# [Recorded data]
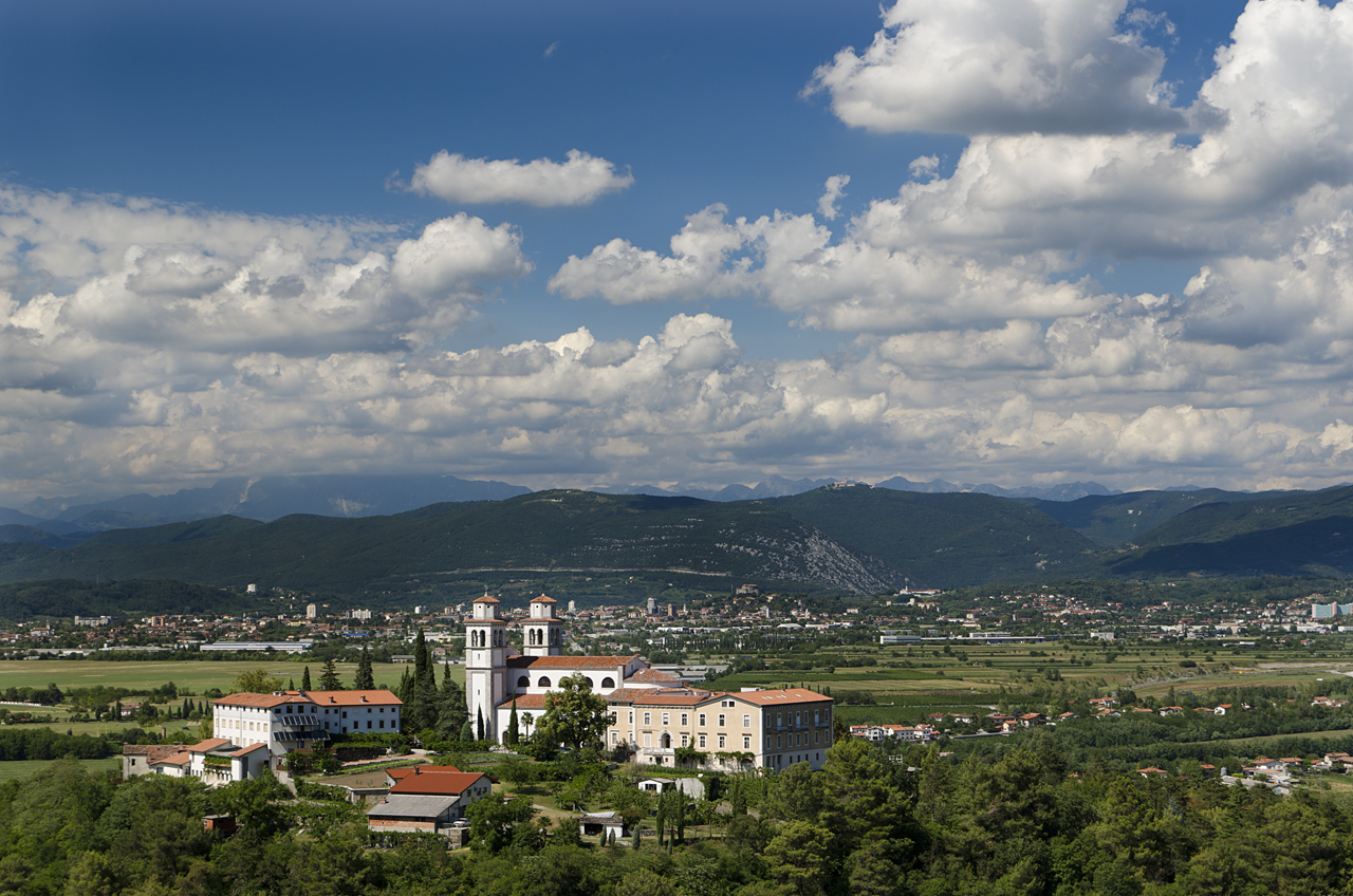 Mirenski grad, letališče v Italiji. Zadaj še Sabotin in Sv. Gora. Slikano s ceste Miren - Opatje selo.
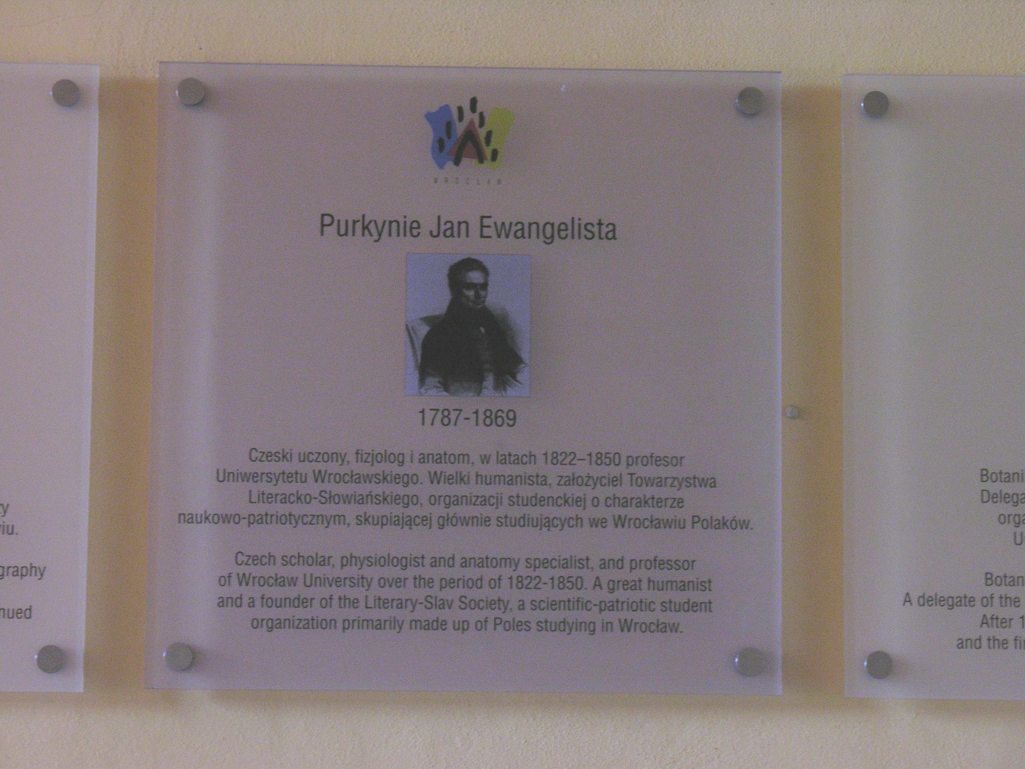 Tablica ku czci Jana Ewangelisty Purkyniego w przejściu pod głównym budynkiem Uniwersytetu Wrocławskiego
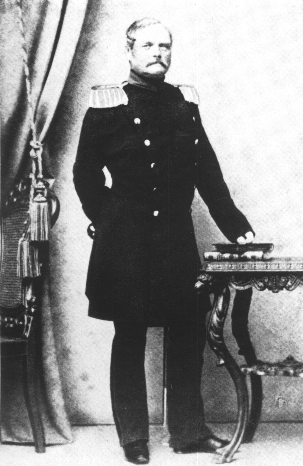 Leopold [August] von Stutterheim (19.09.1808-01.05.1868) Generalmajor
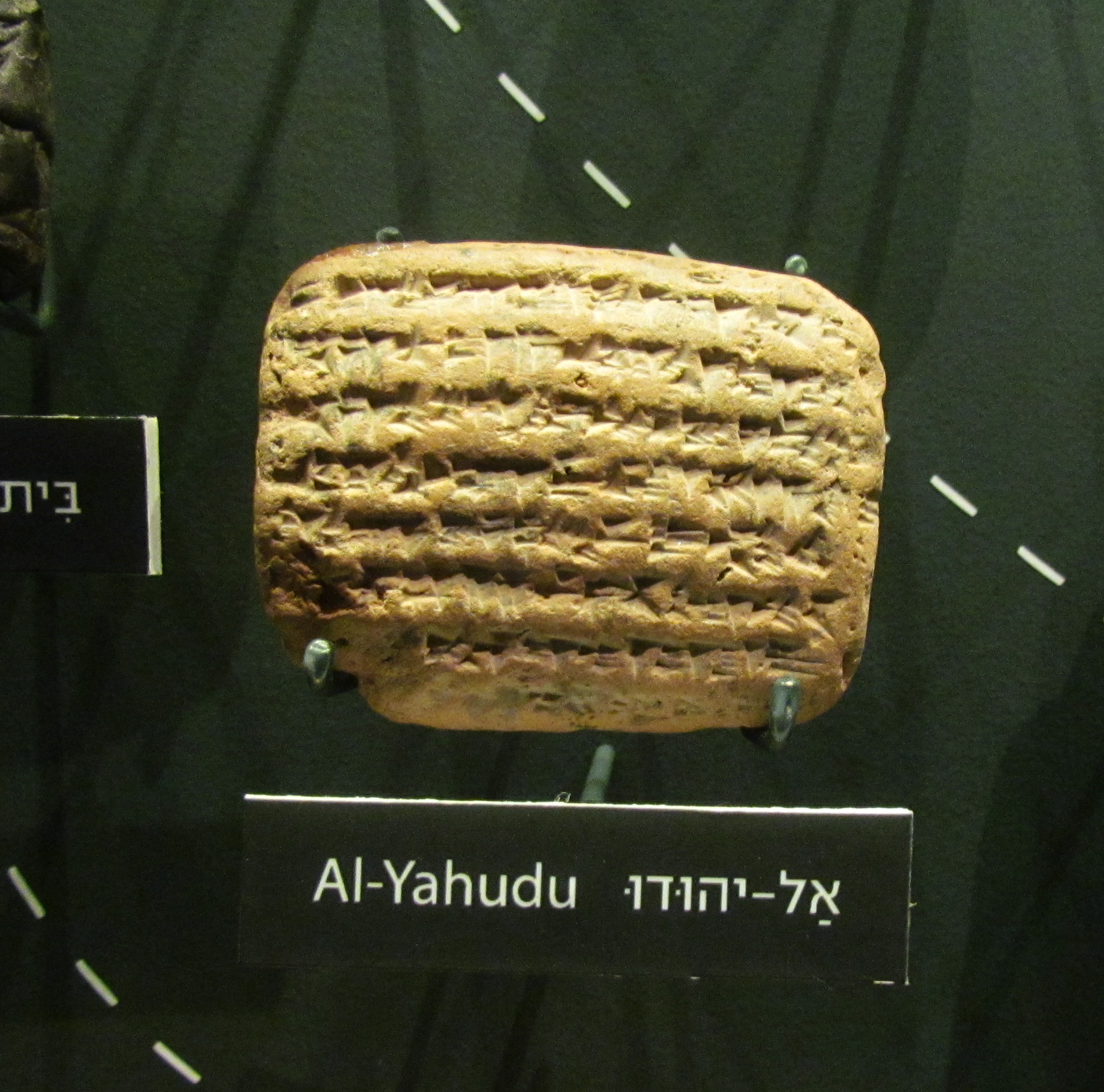 מתעודות אל יהודו: לוחות טין מוטבעים בכתב יתדות. מוזיאון ארצות המקרא, ירושלים. תעודה זו מכילה את הטקסט "אל-יהודו"
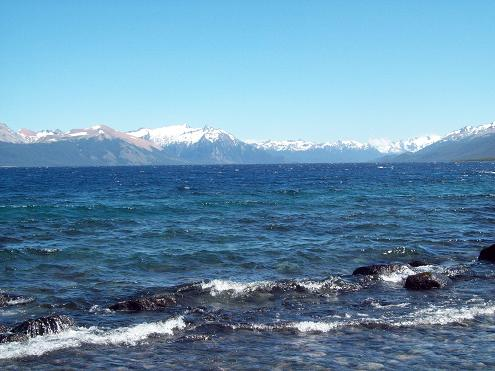 Lago Vintter desde su cabacera este, en la Argentina. Al fondo, las altas cumbres que dividen este país de Chile.
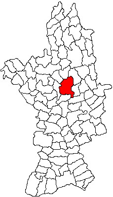 Categorie:Hărţi ale judeţului Olt
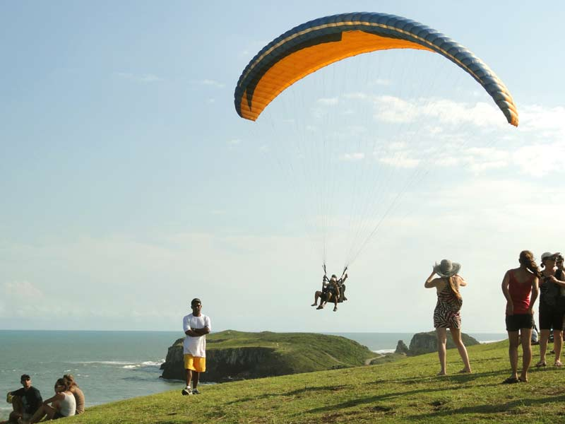 paraglider em torres
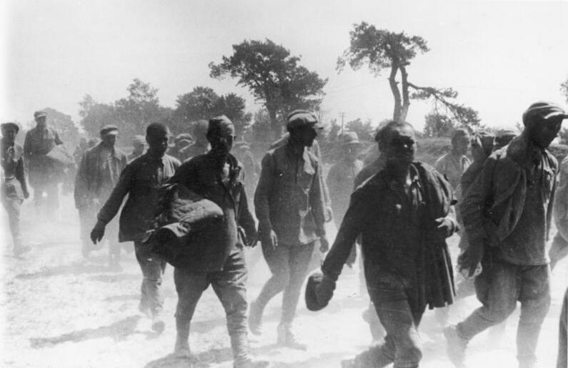 An der Sowjet-Front: 1600 Gefangene, vielfach Ukrainer, die zwischen Luck und Wlodzimierz gekämpft hatten, gehen zur Sammelstelle. PK - Lachmann - Scherl Bilderdienst 6573-41 "Fr." OKW Juni 1941 ADN-ZB/Archiv II. Weltkrieg 1939-45 Nach dem Überfall der faschistischen deutschen Wehrmacht auf die Sowjetunion am 22.6.1941. Sowjetische Soldaten, die während der Kämpfe zwischen Luzk und Wlodimierz in den ersten Kriegstagen in deutsche Gefangenschaft gerieten, auf dem Weg zur Sammelstelle. Aufnahme: Lachmann
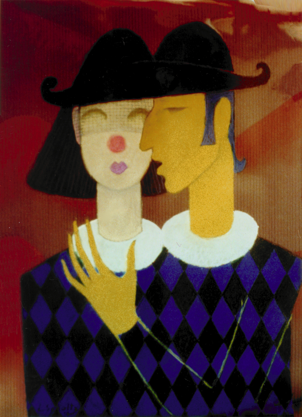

# [Work request]
The records above should be repeated exactly, with no pictures in the copy.

# [Expected answer]
 Mirenski grad, letališče v Italiji. Zadaj še Sabotin in Sv. Gora. Slikano s ceste Miren - Opatje selo.
 Tablica ku czci Jana Ewangelisty Purkyniego w przejściu pod głównym budynkiem Uniwersytetu Wrocławskiego
 Leopold [August] von Stutterheim (19.09.1808-01.05.1868) Generalmajor
 מתעודות אל יהודו: לוחות טין מוטבעים בכתב יתדות. מוזיאון ארצות המקרא, ירושלים. תעודה זו מכילה את הטקסט "אל-יהודו"
 Lago Vintter desde su cabacera este, en la Argentina. Al fondo, las altas cumbres que dividen este país de Chile.
 Categorie:Hărţi ale judeţului Olt
 paraglider em torres
 An der Sowjet-Front: 1600 Gefangene, vielfach Ukrainer, die zwischen Luck und Wlodzimierz gekämpft hatten, gehen zur Sammelstelle. PK - Lachmann - Scherl Bilderdienst 6573-41 "Fr." OKW Juni 1941 ADN-ZB/Archiv II. Weltkrieg 1939-45 Nach dem Überfall der faschistischen deutschen Wehrmacht auf die Sowjetunion am 22.6.1941. Sowjetische Soldaten, die während der Kämpfe zwischen Luzk und Wlodimierz in den ersten Kriegstagen in deutsche Gefangenschaft gerieten, auf dem Weg zur Sammelstelle. Aufnahme: Lachmann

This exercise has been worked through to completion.